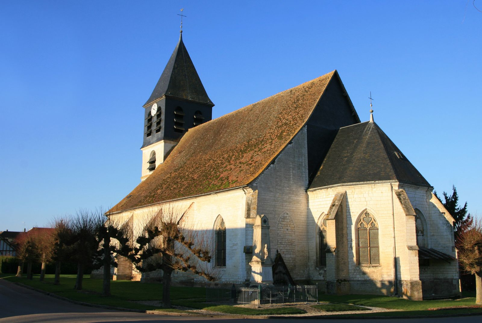 église de Chennegy.
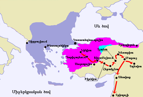 Բյուզանդիան Առաջին խաչակրաց արշավանքից հետո
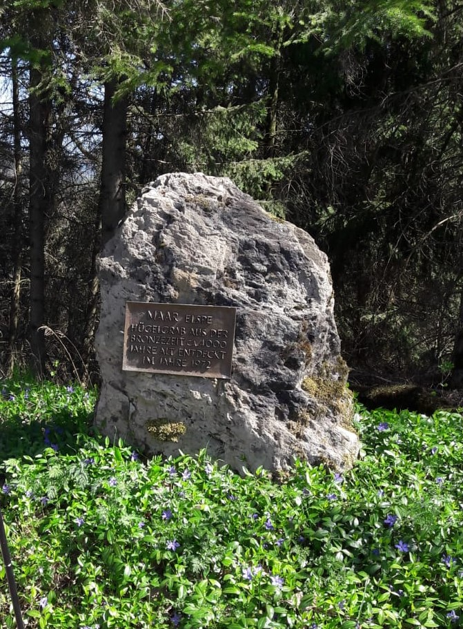 Im Jahr 1972 entdecktes Hügelgrab in der Nähe der Lausebuche im Grenzbereich Elspe/Oberelspe. Geschätztes Alter ca. 4000 Jahre
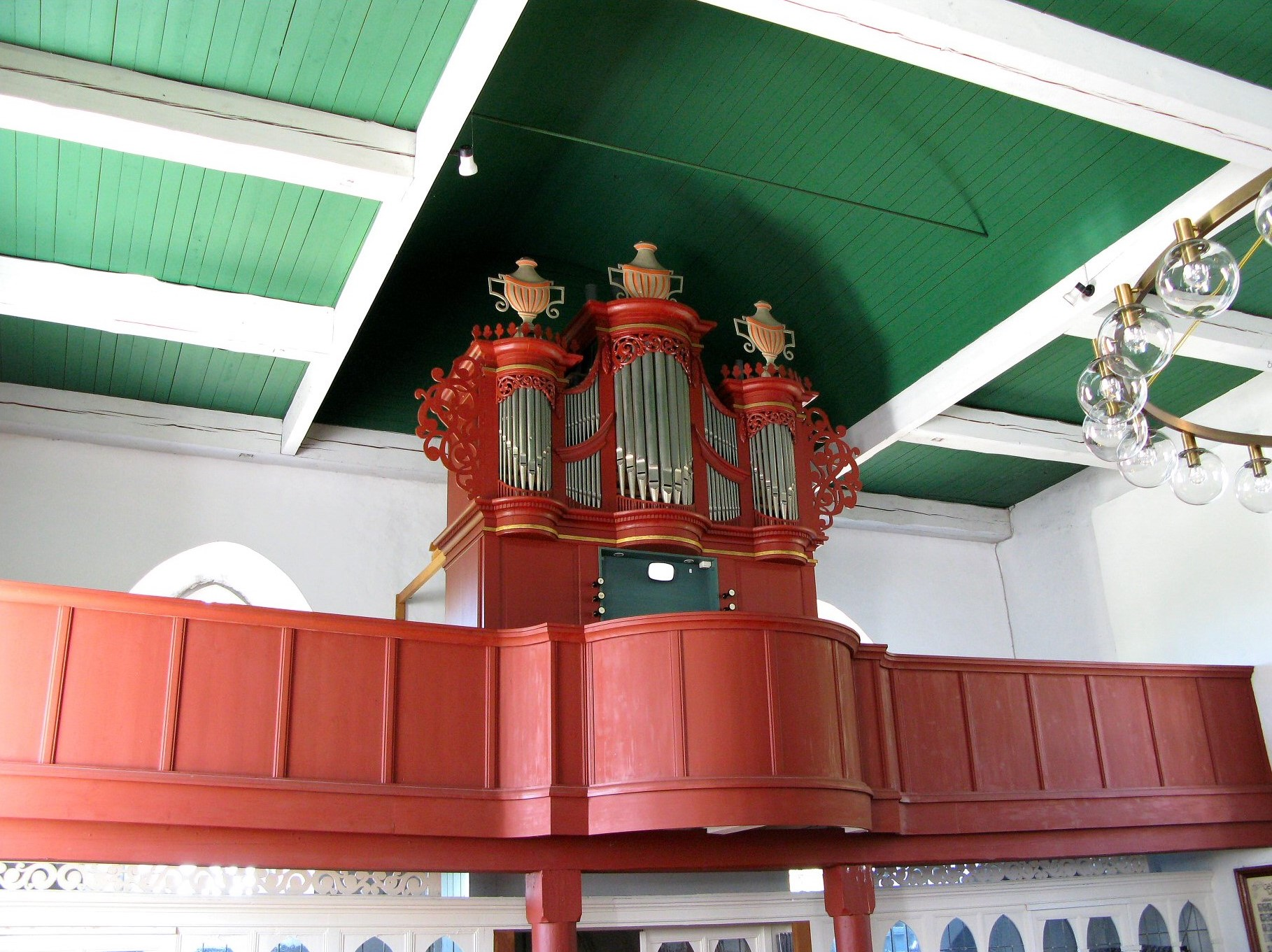 Orgel in Wiegboldsbur, Landkreis Aurich
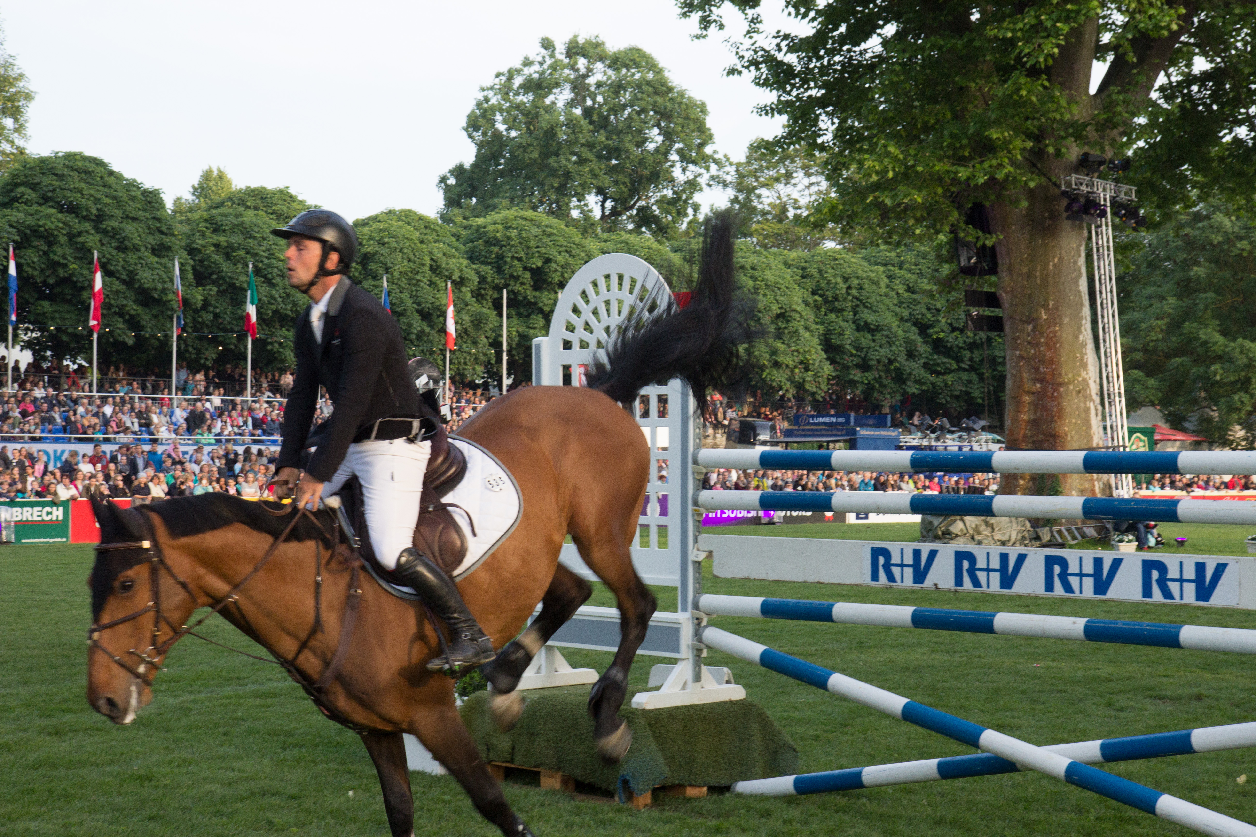 Internationales Wiesbadener Pfingstturnier 2018. CSI 4* Barrierenspringprüfung KI.S * Six Bars Berrierenspringen "Preis der R+V Versicherung": Sergio Alvarez Moya auf G&C Wolf
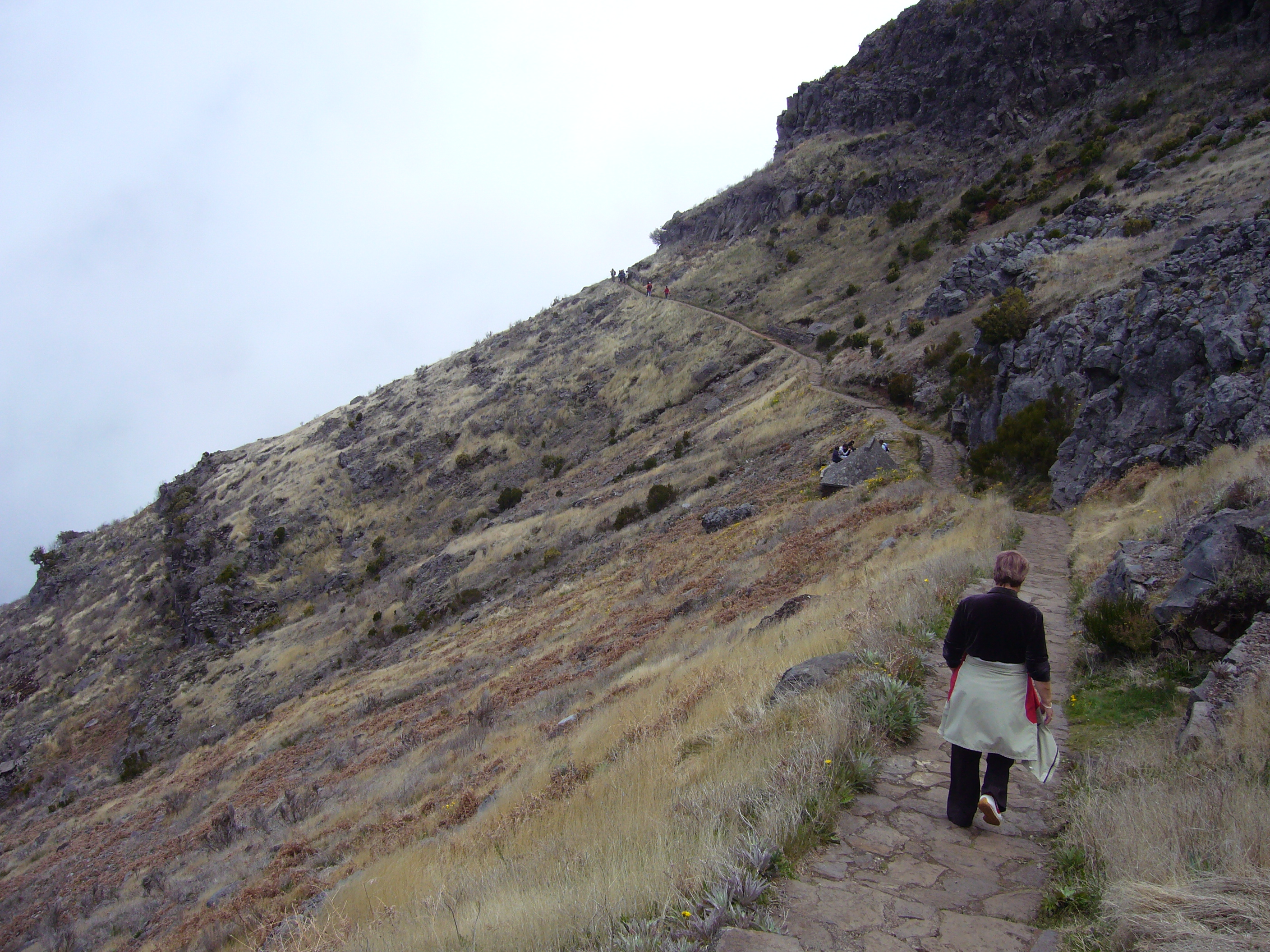 Dlážděný chodník mezi Achada do Texeira a Pico ruivo nad Santanou.
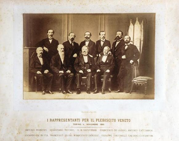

> [Exercise]: Your reply should be the lines of the records from the start through the line with "Orgel in Wiegboldsbur, Landkreis Aurich", copied word for word, pictures omitted.

> [Finished task]:
 église de Chennegy.
 Բյուզանդիան Առաջին խաչակրաց արշավանքից հետո
 Im Jahr 1972 entdecktes Hügelgrab in der Nähe der Lausebuche im Grenzbereich Elspe/Oberelspe. Geschätztes Alter ca. 4000 Jahre
 Orgel in Wiegboldsbur, Landkreis Aurich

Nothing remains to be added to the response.